Module 2 Study Guide Flashcards

Module 1 & 2 Overview

This module focuses on decision-making, heuristics, biases, forecasting, and nudging. You’ll learn how people make judgments, the errors they tend to make, and how psychological insights can improve decision-making.


🧠 Part 1: Decision-Making & Overconfidence (Module 1)

🔹 The Decision Process

Four Phases of Decision-Making (Shoemaker, 2018)

1. Intelligence – Recognizing the need for a decision.

2. Design – Generating and evaluating alternatives.

3. Choice – Selecting an option.

4. Implementation – Executing the decision.

Good decision outcomes come from good decision processes (not just luck).

Example: A company evaluating whether to expand internationally would go through these four phases systematically.

🔹 Overconfidence

Three Types of Overconfidence:

1. Misprecision – Thinking you’re more precise than you are.

2. Misestimation – Overestimating or underestimating outcomes.

3. Misplacement – Believing you’re better than others.

More information often increases overconfidence, rather than improving accuracy.

Example: A student believes they aced a test but later finds they misunderstood key concepts.


🧠 Part 2: Heuristics & Biases (Module 2)

🔹 Dual-System Thinking

System 1 (Intuitive) – Fast, automatic, emotional.

System 2 (Reflective) – Slow, deliberate, logical.

Example: You instinctively think a luxury car must be better (System 1), but after research, you find a cheaper option with similar specs (System 2).

🔹 Major Heuristics & Biases

🧠 Part 3: Nudging & Better Decision-Making

🔹 Nudging

Definition: Subtle interventions that steer people toward better decisions without restricting choices (Thaler & Sunstein, 2021).

Example: Automatically enrolling employees in a 401(k) plan but allowing them to opt out.

Types of Nudges:

1. Defaults – Making the best choice the automatic option.

2. Framing – Presenting information in a way that influences decisions.

3. Salience – Highlighting important details to attract attention.

Example: Labeling unhealthy foods in red and healthy foods in green influences better eating choices.


🧠 Part 4: Forecasting & Learning from Experience

🔹 Why Are We Bad at Forecasting?

Overconfidence Bias – We trust our predictions too much.

Hindsight Bias – We believe past events were more predictable than they were.

Affective Forecasting (Gilbert, 2006) – We overestimate how future events will impact our happiness.

Example: People expect a job promotion to make them much happier, but over time, their happiness returns to baseline.

How to Improve Forecasting:

1. Start from the outside view – Look at historical data.

2. Use probability estimates rather than gut feelings.

3. Learn from superforecasters – They continuously update their beliefs based on new evidence.

📌 Practice Questions

Multiple Choice

1. A person believes plane crashes happen frequently because they saw recent news reports about them.

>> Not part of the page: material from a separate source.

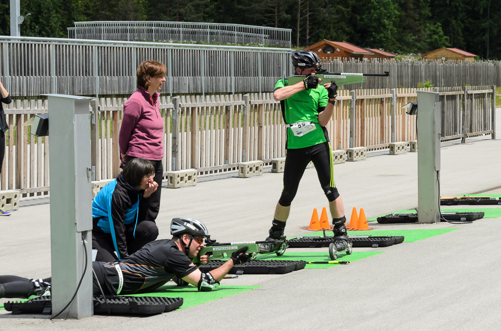 Liegender- und Stehenderanschlag beim Modernen Biathlon mit Lichtgewehren

This is an example of:

A) Representativeness heuristic

B) Availability heuristic

C) Regression fallacy

D) Confirmation bias

2. A baseball player has an amazing rookie season but performs worse the next year. The best explanation is:

A) Overconfidence bias

B) Regression to the mean

C) The Affect Heuristic

D) Anchoring effect

3. People tend to donate more when they see a picture of a single starving child rather than statistics about millions suffering. This is called:

A) Hindsight bias

B) Base rate neglect

C) Identifiable victim effect

D) Attribute substitution

4. A company wants more employees to enroll in its 401(k) plan. The best nudge they could use is:

A) Framing retirement benefits in a positive light

B) Making enrollment automatic with an opt-out option

C) Offering financial incentives for enrollment

D) Providing employees with extensive financial education

5. A politician claims they knew all along that a law would fail, even though they originally supported it. This is an example of:

A) Overconfidence bias

B) Hindsight bias

C) The mere exposure effect

D) The availability heuristic


📝 Answers & Explanations

1. (B) Availability heuristic – The person judges probability based on how easily examples come to mind.

2. (B) Regression to the mean – Extreme performance naturally tends to move back toward the average.

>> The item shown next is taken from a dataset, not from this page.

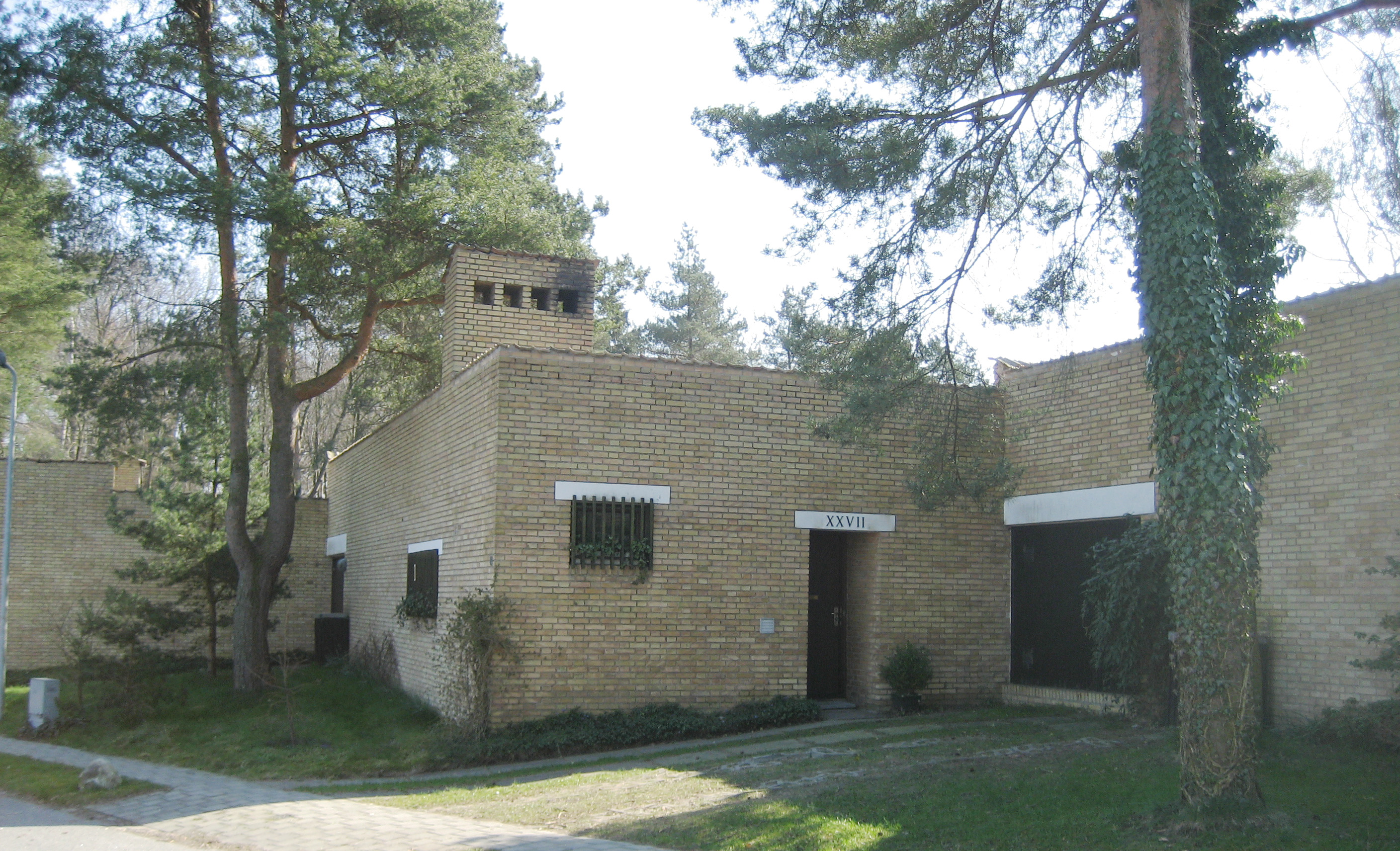 Romerhusene, Helsingør

3. (C) Identifiable victim effect – People respond emotionally to a single, known individual more than to large groups.

4. (B) Making enrollment automatic with an opt-out option – This default nudge increases participation.

5. (B) Hindsight bias – The person falsely believes they always knew the outcome.


🎯 Final Tips

Use Active Recall – Quiz yourself using flashcards or practice questions.

Apply Concepts to Real Life – Think of how heuristics & biases affect everyday decisions.

Practice Questions – Revisit tricky concepts by answering questions without looking at notes.

Teach a Friend – Explaining concepts aloud reinforces understanding.